The 5.6 increase in medical costs statewide is the biggest since the MN Community Measurement nonprofit started releasing cost of care data for medical groups two years ago.
The nonprofit measures costs by tallying insurance claims made by the more than 1.5 million patients enrolled in the four health plans available in Minnesota last year.
On top of being a larger increase than the 3.2 percent one highlighted in last year’s report, the uptick also far outpaces income increases for Minnesotans over the same time period.
Jim Chase, president of MN Community Measurement, said that’s a concern for families trying to keep up with medical costs.
“That’s worrisome when you think of how much pressure there is on families,” he said.
Higher costs in Greater Minnesota, where there are fewer options available to patients, are also a problem, he said.

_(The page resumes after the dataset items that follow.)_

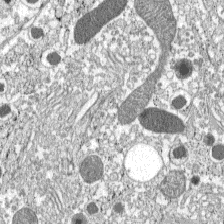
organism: C57BL Mouse
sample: Pancreatic islet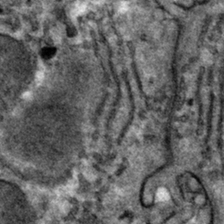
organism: Mouse
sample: Mouse hepatocytes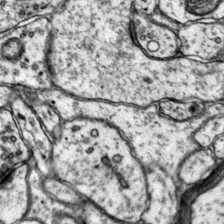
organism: Mouse
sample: Primary visual cortex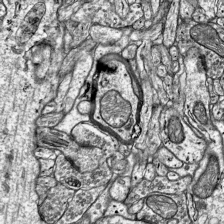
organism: Mouse
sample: Visual Cortex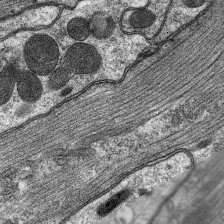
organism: C. elegans
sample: Pharynx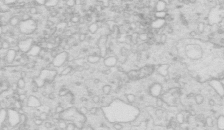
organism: Mouse
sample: Multiciliated cells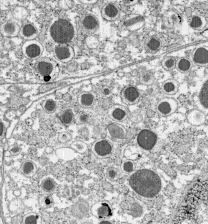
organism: C57BL Mouse
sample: Pancreatic islet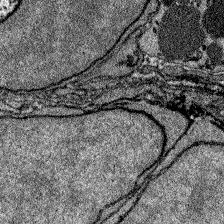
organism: Zebrafish
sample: Larval olfactory bulb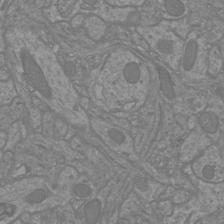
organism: Mouse
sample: Cortical neurons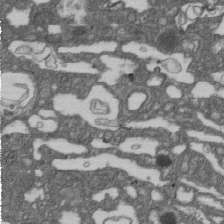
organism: Drosophila
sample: Nephrocyte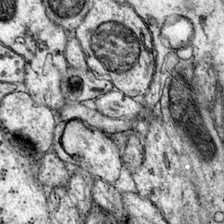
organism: Mouse
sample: Primary visual cortex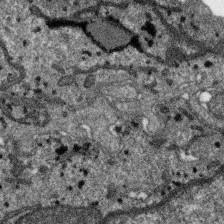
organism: Human
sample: Lung epithelial cells infected with SARS-CoV-2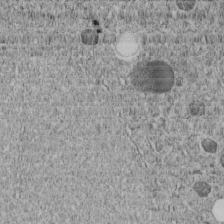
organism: C. elegans
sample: C. elegans embryo early stage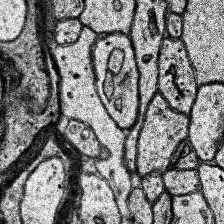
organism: Human
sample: Temporal Lobe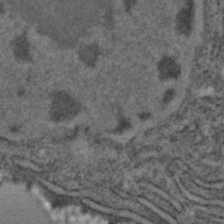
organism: C. elegans
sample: C. elegans embryo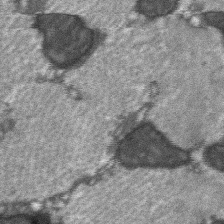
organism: C57BL Mouse
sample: Soleus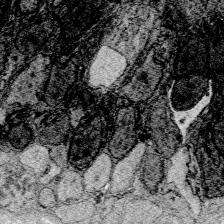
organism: Zebrafish
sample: Whole-Brain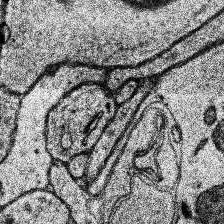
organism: Human
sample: Temporal Lobe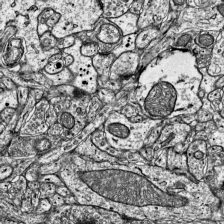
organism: Mouse
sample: Visual Cortex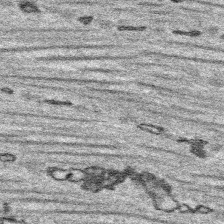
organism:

The cost of care for insured patients at the medical groups included in the report ranged from $365 to $914 per month. Area medical facilities fell in the middle of the two marks. Mayo Clinic Health System in Mankato came in at $534 per month, a 2.9 percent increase from the previous year. Mayo facilities in St. James, Waseca and New Prague all came in lower per month — New Prague, at $461 per patient, being the lowest.

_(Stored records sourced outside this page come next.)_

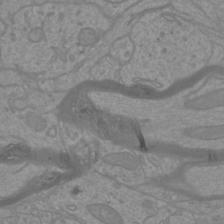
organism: Mouse
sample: Cortical neurons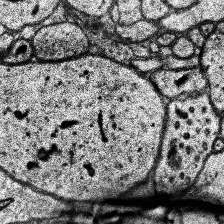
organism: Human
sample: Temporal Lobe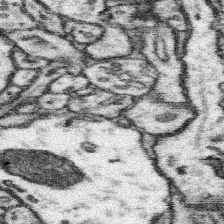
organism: Mouse
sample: Somatosensory cortex neuropil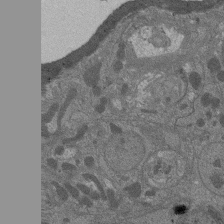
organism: Drosophila
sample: Antenna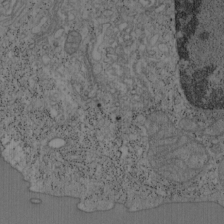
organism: Mouse
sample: OT-I killer T cells with ID8 ovarian cancer cells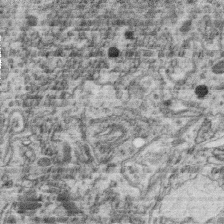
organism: C. elegans
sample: C. elegans oocyte; sperm cells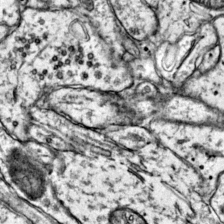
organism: Mouse
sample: Primary visual cortex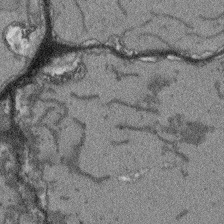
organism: Arabidopsis thaliana
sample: Root tip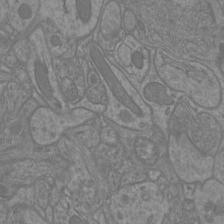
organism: Mouse
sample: Cortical neurons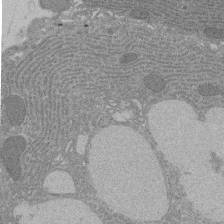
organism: Rat
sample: Salivary granule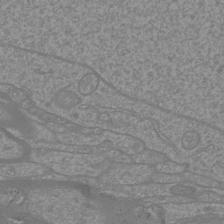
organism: Mouse
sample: Cortical neurons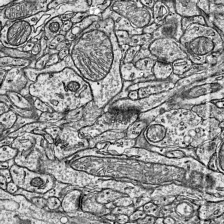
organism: Mouse
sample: Visual Cortex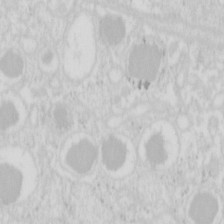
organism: Mouse
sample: Pancreas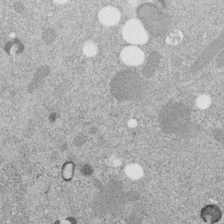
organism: C. elegans
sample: C. elegans embryo early stage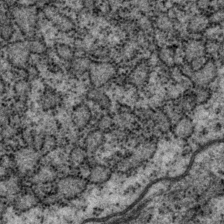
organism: P. pacificus
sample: Pharynx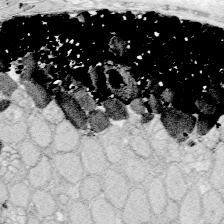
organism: Zebrafish
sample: Whole-Brain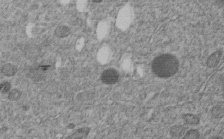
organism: C. elegans
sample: C. elegans embryo early stage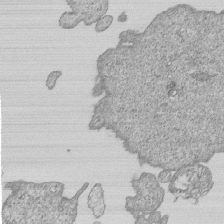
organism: Human
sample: MDA-MB-231 cells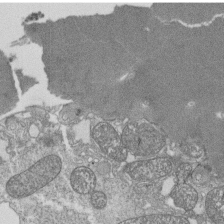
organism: Tetrahymena
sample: Cilia in tetrahymena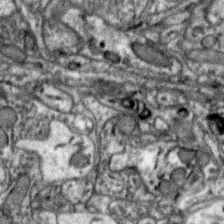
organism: Zebra finch
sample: Brain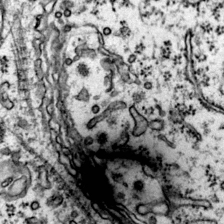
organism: Mouse
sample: Primary visual cortex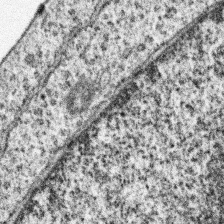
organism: Human
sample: HeLa cells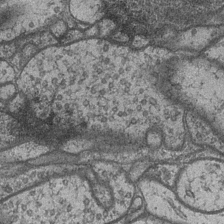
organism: Drosophila
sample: Optic medulla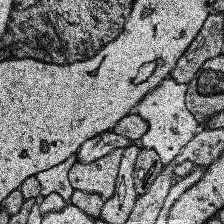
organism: Human
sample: Temporal Lobe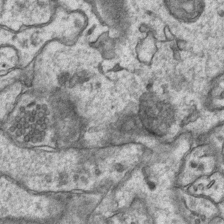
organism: Mouse
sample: CA1 Hippocampus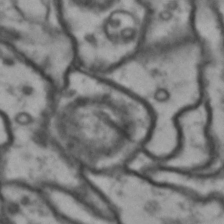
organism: Drosophila
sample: Brain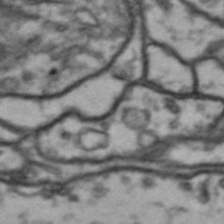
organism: Drosophila
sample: Brain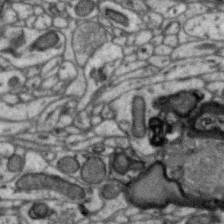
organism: Zebra finch
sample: Brain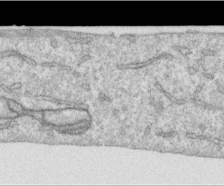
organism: Human
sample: Centriole in RPE cells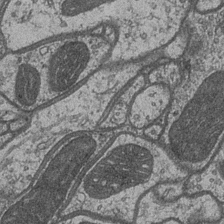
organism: Drosophila
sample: Optic medulla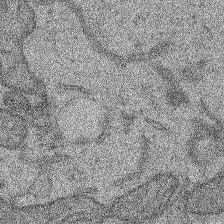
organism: Human
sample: HeLa cells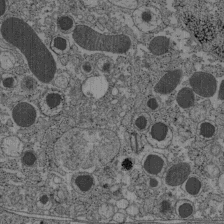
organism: C57BL Mouse
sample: Pancreatic islet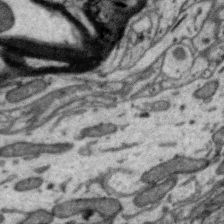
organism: Zebra finch
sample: Brain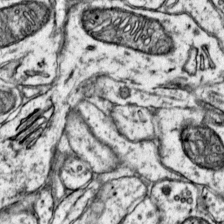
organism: Mouse
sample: Primary visual cortex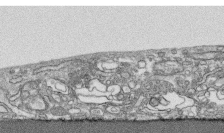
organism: Human
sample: CRL-1474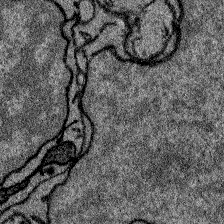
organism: Zebrafish
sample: Larval olfactory bulb

In a statement, Mayo Clinic Health System spokesman Micah Dorfner said measuring costs for care at destination centers such as Mayo Clinic can be complicated. While the clinic supports efforts to transparently measure costs for care, distinctions should be made in the data to reflect the difference between complex care and community care. As a health system, Dorfner said steps are being taken to mitigate costs.
“Mayo Clinic Health System continues to take significant steps to manage cost of care, including improving access, reducing costs and increasing transparency,” he said.
Mankato Clinic saw a larger increase in cost of care than the Mankato Mayo over the past year — 11.7 percent — but still had a lower overall cost at $490.
The increase from year to year could be explained by a variety of factors, said Randy Farrow, CEO of Mankato Clinic. Pharmacy costs, an unusual number of major medical procedures in a given year, or more visits associated with preventive care could all lead to higher costs for care, he said.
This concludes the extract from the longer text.